M. shakes his head. He tells me he rode his bike here and will ride it home as well. I tell him that I am also something of a cyclist and that, for reasons environmental, physical, and fiscal, I much prefer my Schwinn to my Subaru. But M. appears to be unimpressed by our commonality. He leaves and I immediately pick up the phone and call M.’s mother’s office. The phone rings and rings and then I hear her voice. Alas, it is only her recorded voice, but still deep and lovely and stunning. Which is to say, it stuns me, so much so that I forget what is required of me “after the beep” for several seconds, until I realize how creepy the silence must sound. I identify myself. “Remember me?” I say, which, even to my ears, sounds unattractively needy — needy and, indeed, full of need. “M. mentioned a book today,” I say, and then state its title. Then I hang up before incriminating myself any further. But then I realize the hang-up is so abrupt that it is its own kind of incrimination. Oh, despair! Some people, when desperate, retreat to pills or hard liquor. I nap. After the phone message, I nap for two hours, then, feeling better, awake slowly to the sound of a bell ringing. This strikes me as an apt metaphor for how the mind announces that it has healed itself, until I realize that it is not a metaphor: someone is ringing my doorbell. I open the front door and walk out to the porch. There is nobody there. But at my feet I see a book. I pick it up. Attached to its cover is a yellow Post-it note that reads, “You asked for it!” and then M.’s mother’s signature.
The New Parrot
There were no parrots — that was one thing I noticed — nothing bright or feathered or talkative at all. The other thing I noticed was that this wasn’t a restaurant, like the book said it would be: it was a motel. The book had gotten it wrong. Or maybe the place had changed owners or something. Because it was definitely a motel. The neon sign outside said so, even though the O and T and E and L were out. Just the M was lit, flickering and buzzing to let you know what kind of place you were about to go into.
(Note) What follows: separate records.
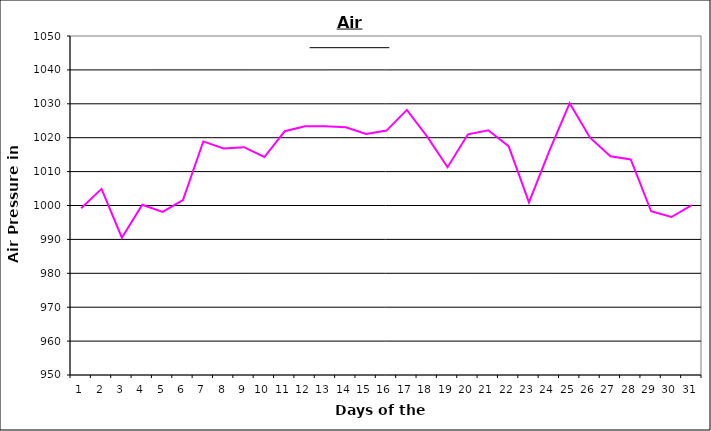
| Category | Series 0 |
|---|---|
| 0 | 999.2 |
| 1 | 1004.9 |
| 2 | 990.5 |
| 3 | 1000.2 |
| 4 | 998.1 |
| 5 | 1001.6 |
| 6 | 1018.9 |
| 7 | 1016.8 |
| 8 | 1017.2 |
| 9 | 1014.3 |
| 10 | 1021.9 |
| 11 | 1023.4 |
| 12 | 1023.4 |
| 13 | 1023.1 |
| 14 | 1021.1 |
| 15 | 1022.1 |
| 16 | 1028.2 |
| 17 | 1020.3 |
| 18 | 1011.3 |
| 19 | 1021 |
| 20 | 1022.2 |
| 21 | 1017.5 |
| 22 | 1000.9 |
| 23 | 1016.1 |
| 24 | 1030.2 |
| 25 | 1020 |
| 26 | 1014.5 |
| 27 | 1013.6 |
| 28 | 998.3 |
| 29 | 996.6 |
| 30 | 1000.1 |

I didn’t want to go into the New Parrot anymore. I really didn’t want to. It was scary. You know something is scary if you’ve read the book, even if you’ve only read part of the book’s first sentence, and what you’re seeing isn’t out of it. But I got off my Huffy, leaned it against the wall next to the door in case I needed to make a quick getaway, and went in anyway, for my dad.
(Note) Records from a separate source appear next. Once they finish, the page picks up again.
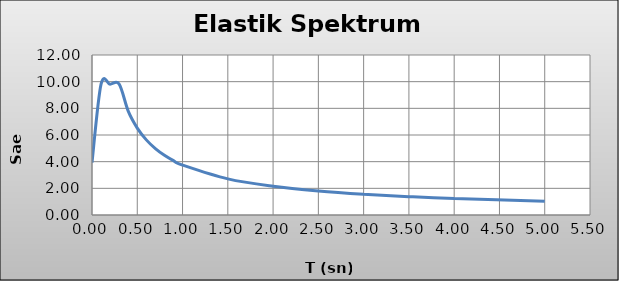
| Category | Series 0 |
|---|---|
| 0.0 | 3.924 |
| 0.1 | 9.81 |
| 0.2 | 9.81 |
| 0.3 | 9.81 |
| 0.4 | 7.793 |
| 0.5 | 6.519 |
| 0.6 | 5.634 |
| 0.7 | 4.981 |
| 0.8 | 4.476 |
| 0.9 | 4.074 |
| 1.0 | 3.744 |
| 1.5 | 2.707 |
| 2.0 | 2.151 |
| 2.5 | 1.799 |
| 3.0 | 1.555 |
| 3.5 | 1.374 |
| 4.0 | 1.235 |
| 5.0 | 1.033 |

It was so dark, and once my eyes adjusted to it, I saw why. The walls were covered in dark brown wallpaper that was meant to look like wood paneling. The carpet was dark brown, too, and wet: it squished as I walked on it. It was like walking on the kind of giant sponge you washed your car with. I looked up and saw why it was wet: the ceiling was one giant water stain, and water was dripping everywhere, with no buckets to catch it. Drip, the ceiling went, drip, drip. It was like a cave. Before I’d read Waiting for Godot, I’d read The Adventures of Tom Sawyer. The New Parrot’s lobby, or whatever it was, reminded me of the cave at the end of Tom Sawyer, except there was gold and bats in that cave; in this one there didn’t seem to be anything, not even furniture. I turned around and saw, at the far end of the room, a square opening in the wall, with a handwritten sign above the opening that said CHECK IN. I walked over. There was a chair on the other side of the hole but no one sitting in it. On the counter, there was the familiar bell, the nipple-shaped clanger that lets people you know you’re here. I hit it, gently at first and then harder, but it didn’t go clang, or ring, but instead went thunk. It was the most depressing room I’d ever been in: more depressing than whatever room my parents happened to be arguing in, more depressing than my dad’s hospital room, more depressing than my room right before I was made to clean it. Beyond the desk and to the left, I could see a hallway, also dark, and a series of doors on either side of it. It was the kind of hallway you see in nightmares.